Mail.app and Junk-Mail

I’ve been using Mail.app for about 3-4 years now (ever since I got my first Mac) and something that makes me continue to use it is how well it filters out the junk mail. In July of 2006, BBC reported that 95% of email is junk mail. That’s a lot! I would say on an average day I get over 250 spam emails. Mail manages to filter out 99% of them so only 4-5 get them into my Inbox. That’s not to bad though!

Mail comes with built-in junk mail prevention. When you first start using mail it will be in a training mode. This mode is really on all the time even when you set it to Automatic mode. The difference is that training mode will just mark your mail as junk and won’t move it into the junk mail folder. This is good because if something is marked as junk that isn’t junk you can un-mark it and mail will learn from that mistake. Of course in automatic mode, you might want to sift through the junk mail folder on occasion just in-case it marked some mail as junk that shouldn’t be, it will learn from that too. At some point which I cannot seem to find out a dialog box comes up and prompts you to switch into Automatic mode or you can leave it in training mode.
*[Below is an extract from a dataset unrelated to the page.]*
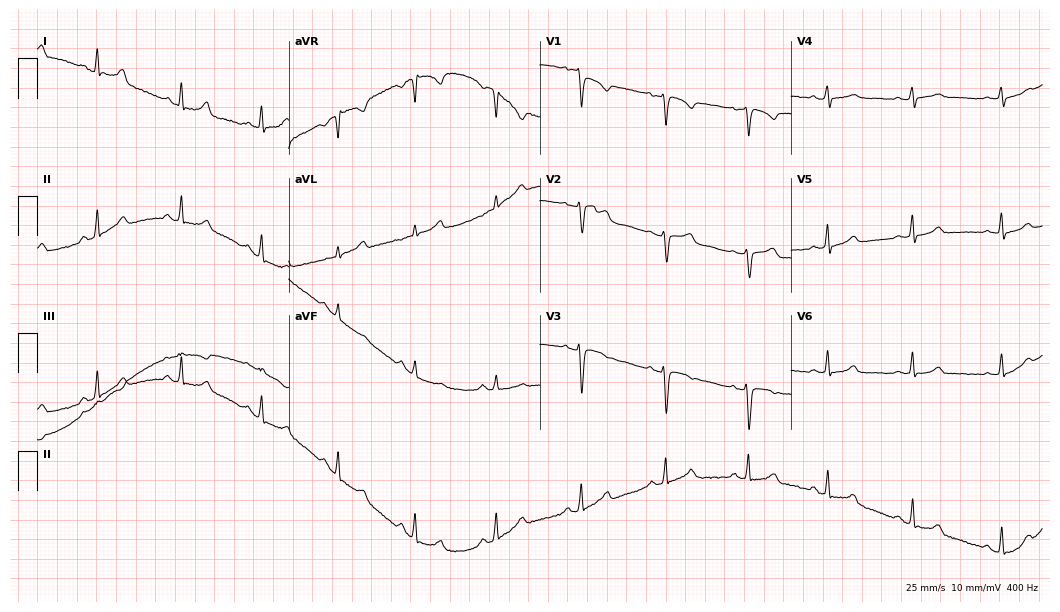
Standard 12-lead ECG recorded from a woman, 41 years old (10.2-second recording at 400 Hz). Read as a normal ECG.

I am quite impressed with how Mail handle spam. I use the mail server that comes built in with OS X Server for my email also and it too has spam prevention. Having that working in conjunction with Mail.app really saves me a lot of time (now I can read emails and not spend time sorting through hundreds of spam and non-spam emails).

There are other things you can do about getting rid of spam from your inbox. A program called Spam Sieve works with your existing mail client to get rid of spam. There’s a nice article here about Spam Sieve. You can also check with ISP to learn about how they prevent spam from reaching your inbox.